I propose an alternative scenario in which obcells transition to cellular morphology through the emergence of a permeable membrane that enabled RNA life to spread into the internal lumen. In this model, the emergence of membrane pores enables free diffusion of RNAs and ions across the membrane. This enables RNA to colonise the vesicle’s lumen and for this to become an organelle of the obcell. The lumen could confer evolutionary advantages by compartmentalising activities, promoting reactions by molecular crowding (Ichihashi and Yomo 2014; Saha et al. 2014) and reducing the loss of metabolites to the environment.
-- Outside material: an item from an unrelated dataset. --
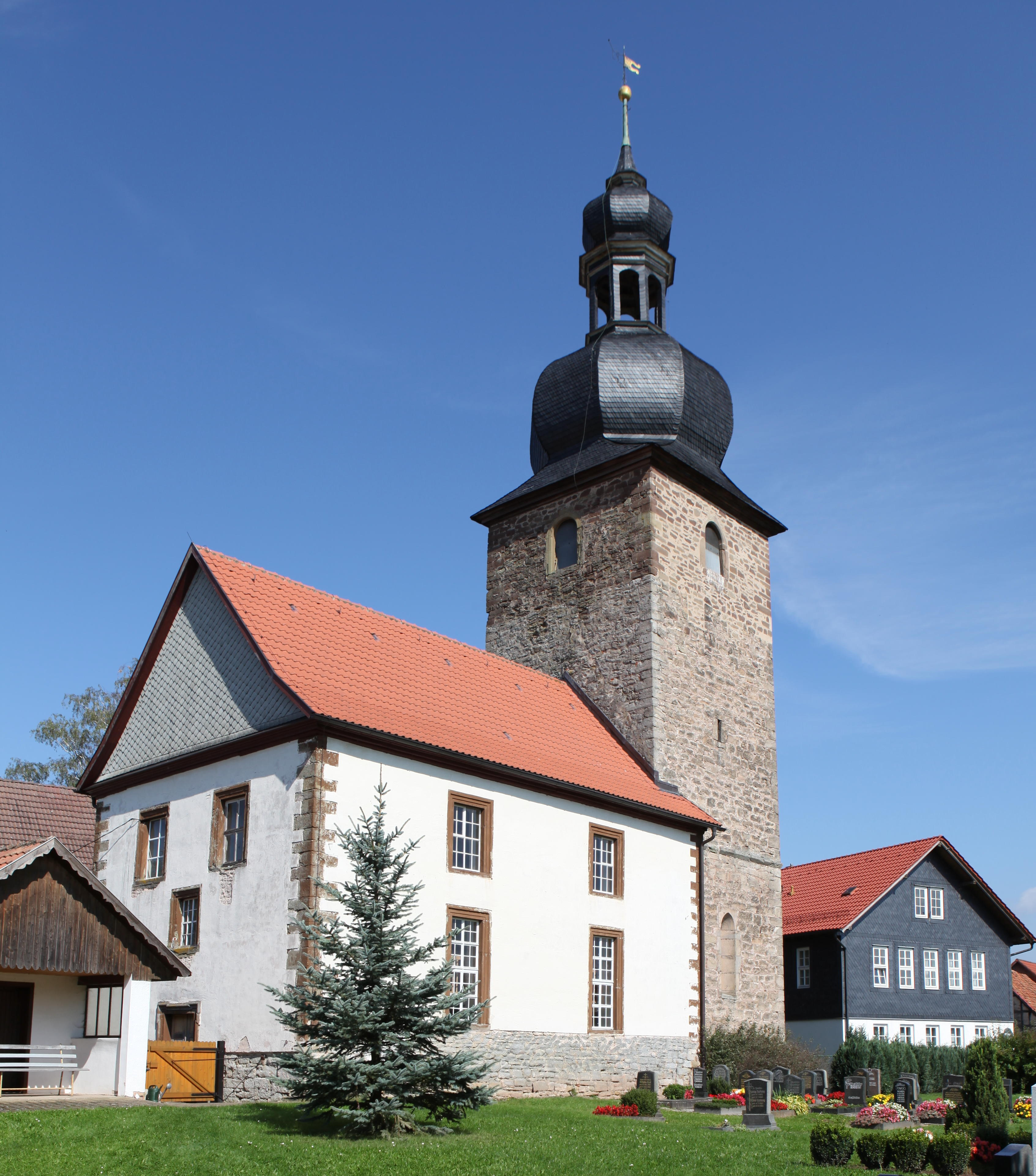 Evangelische Antoniuskirche in Eicha, Landkreis Hildburghausen

Over time, as life becomes more biochemically capable and less reliant on the external environment, the lumen or cytosol becomes the principal compartment of life.
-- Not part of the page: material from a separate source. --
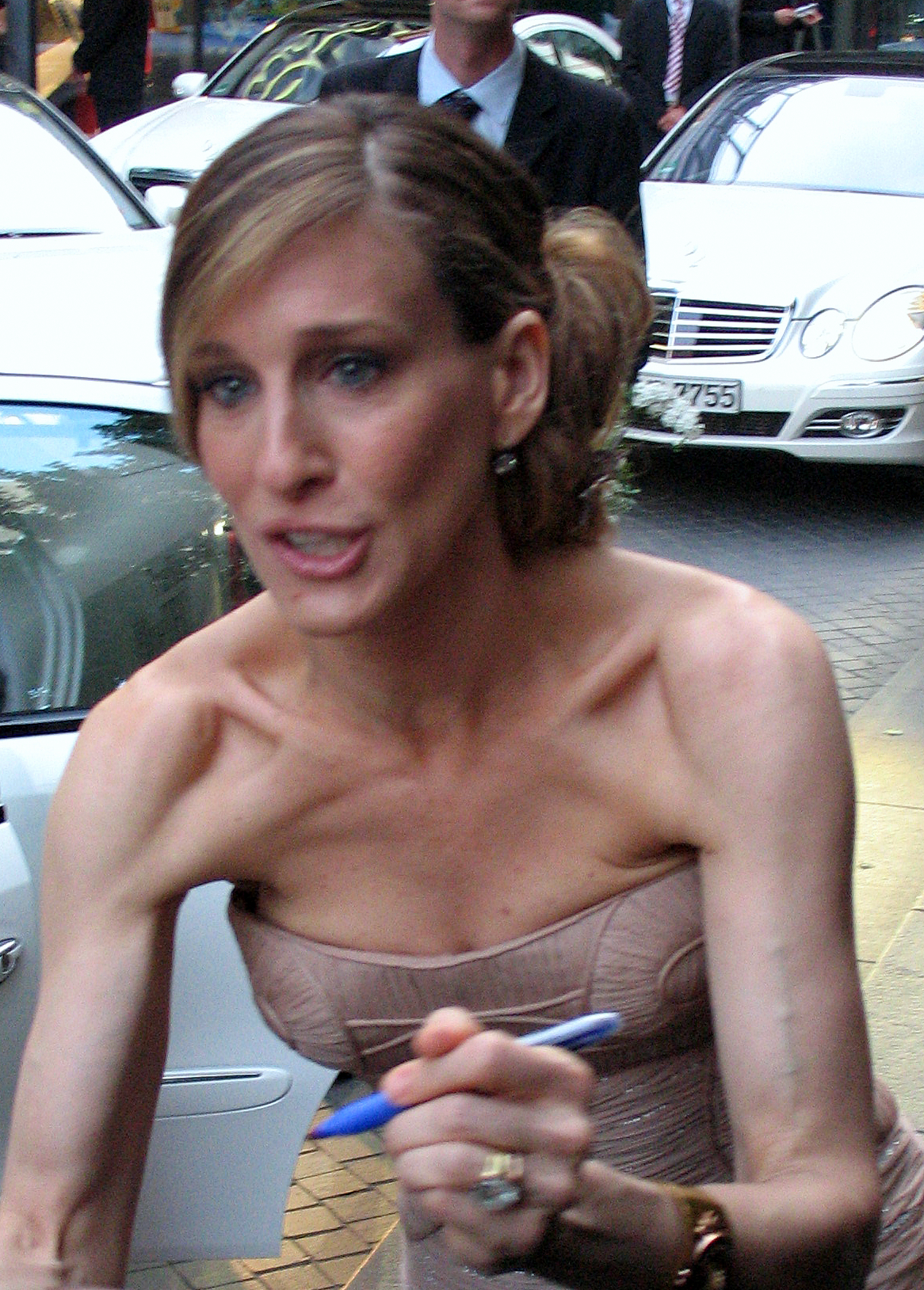 Sarah Jessica Parker bei der Premiere von Sex and The City Berlin, 15. Mai 2008

Emergence of Both Template Decoding Proto-Ribosome and a Porous Membrane Owing to Selection for Improved Anchors
It is reasonable to expect that early development of the proto-ribosome including of template decoding occurred as it enabled for improvements of its original function. In other words, the early development of the proto-ribosome occurred because of the benefits conferred by enhanced membrane anchors. I propose that the evolutionary pressure that favoured this development eventually led to the incidental production of pores with the membrane anchors.
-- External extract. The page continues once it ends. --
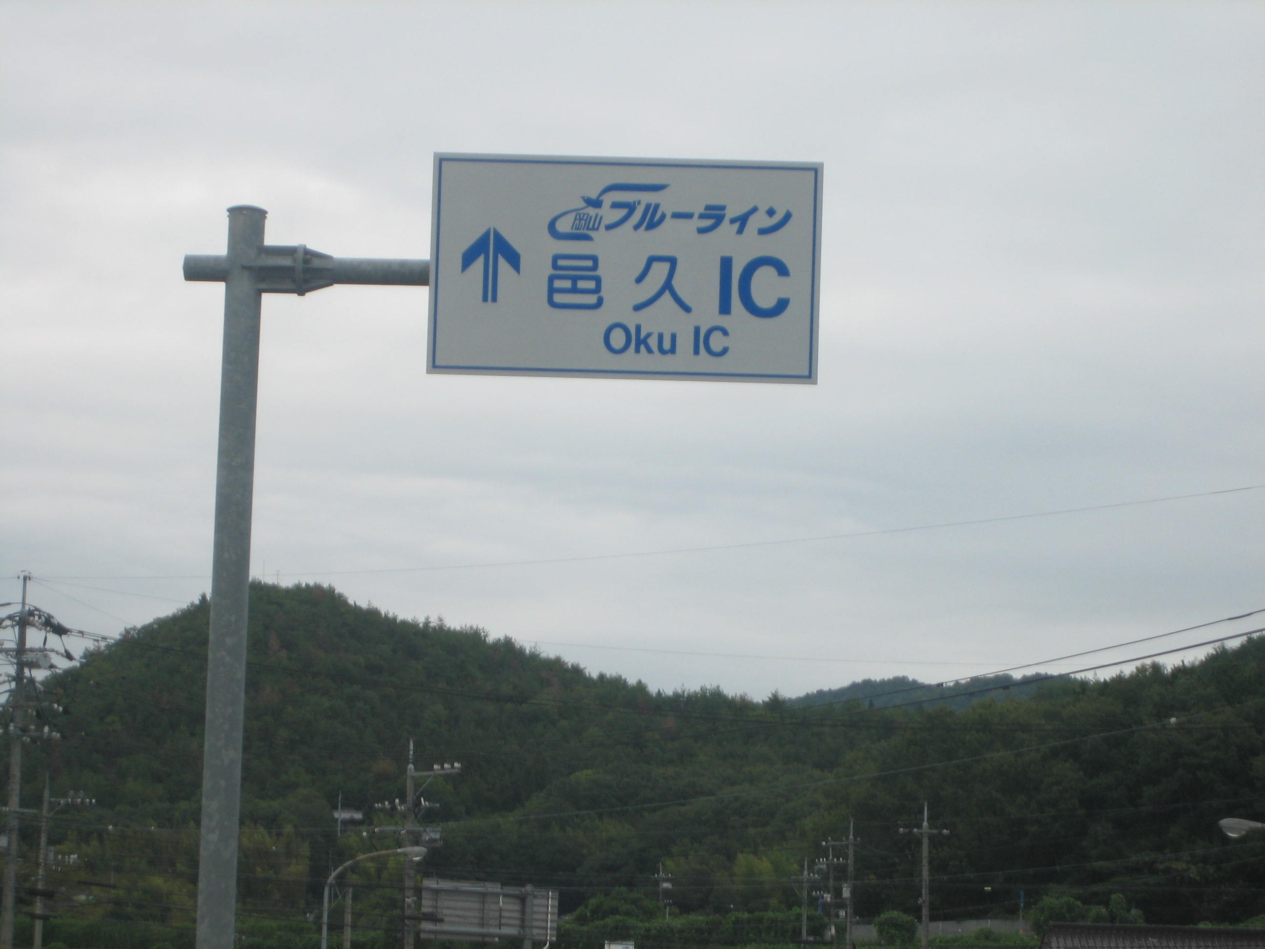 邑久IC

Several hypotheses can explain this evolutionary path. For example, it is plausible that the advancements resulted in more hydrophobically stable membrane anchors. This stability could permit a more concentrated placement of these anchors on the obcell membrane without undermining its structural integrity. It also might have supported the obcells’ adaptation to varied environments, like vesicles with distinct lipid compositions or areas with elevated temperatures. Furthermore, the advancements in proto-ribosome functionality, including template decoding, could have allowed for a more effective utilisation of the limited, highly sought-after hydrophobic residues and it could have facilitated the incorporation of residues that were previously unsuitable for anchor formation.
Regardless of the exact selection process, obcell membranes become sufficiently permeable that there is sufficiently free diffusion of RNA across the membranes to support colonisation. This may have required that this surface of obcells to be saturated with pores. The colonisation of the inside lumen would likely incentivize the further development of membrane pores (Pohorille et al. 2003). This model aligns with prior predictions that the membranes of early life were leaky and gradually became less permeable over time due to advantages related to maintaining low sodium levels initially and later evolving membrane bioenergetics (Mulkidjanian et al. 2007, 2009).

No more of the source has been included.